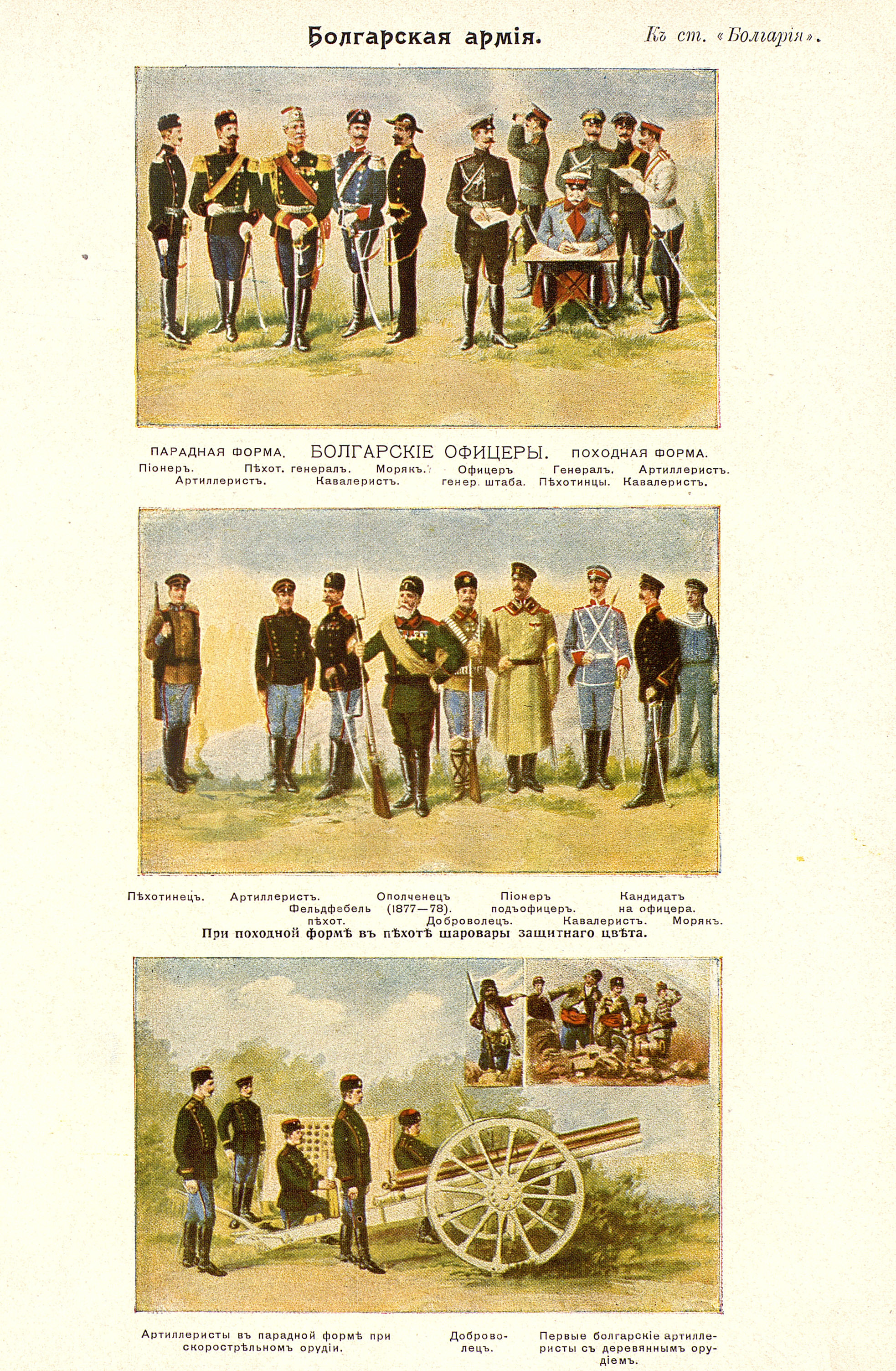 Данное изображение было использовано в статье «Болгария» опубликованной в четвёртом томе «Военной энциклопедии», который был издан книгоиздательским товариществом Ивана Дмитриевича Сытина в 1911 году в столице Российской империи городе Санкт-Петербурге.
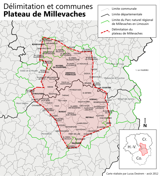 Carte des communes du plateau de Millevaches.
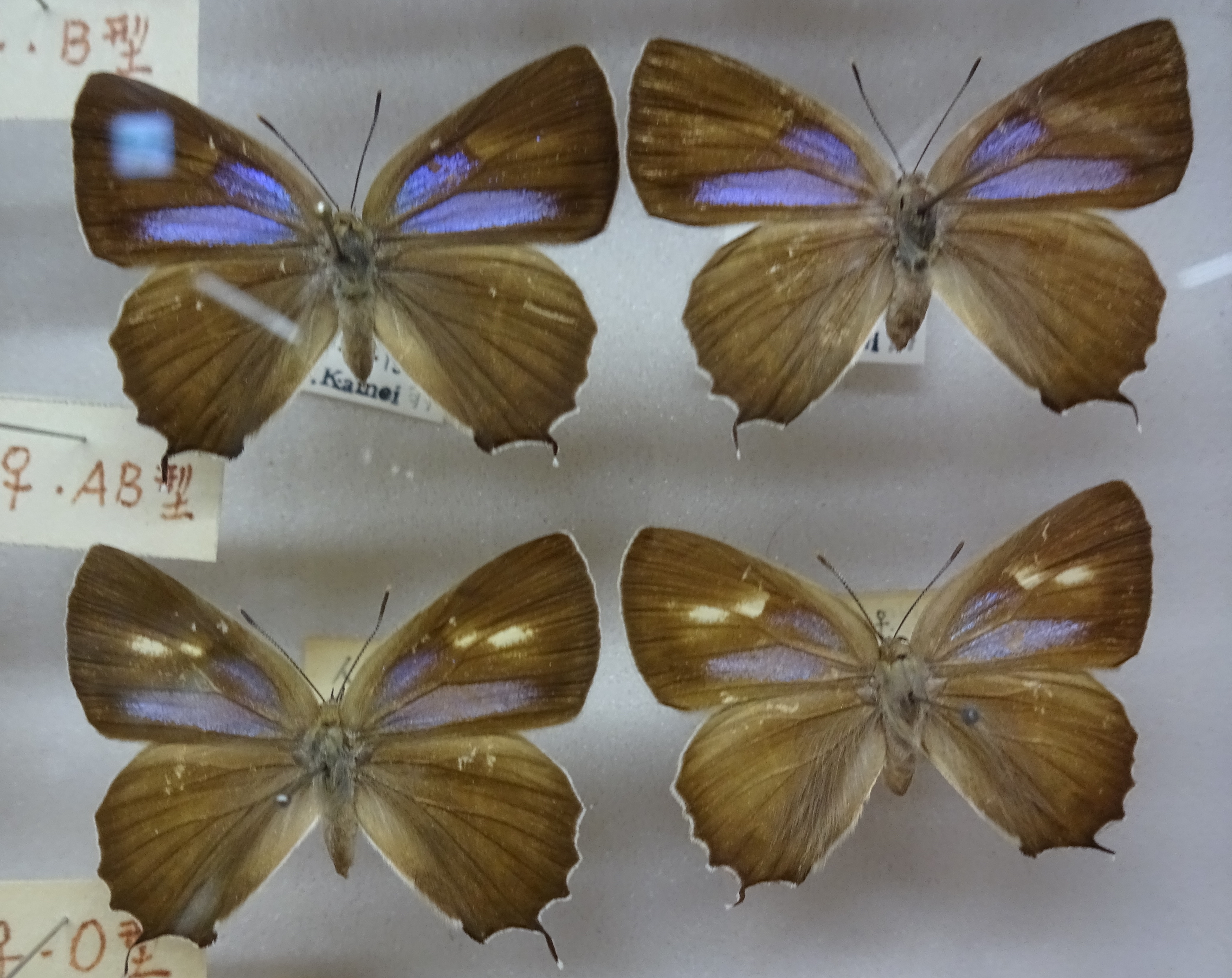 ミドリシジミ

********************

#### [Task requirements]
Print the listing again exactly, please. Keep the pictures out of it.

#### [Answer to this exercise]
 Данное изображение было использовано в статье «Болгария» опубликованной в четвёртом томе «Военной энциклопедии», который был издан книгоиздательским товариществом Ивана Дмитриевича Сытина в 1911 году в столице Российской империи городе Санкт-Петербурге.
 Carte des communes du plateau de Millevaches.
 ミドリシジミ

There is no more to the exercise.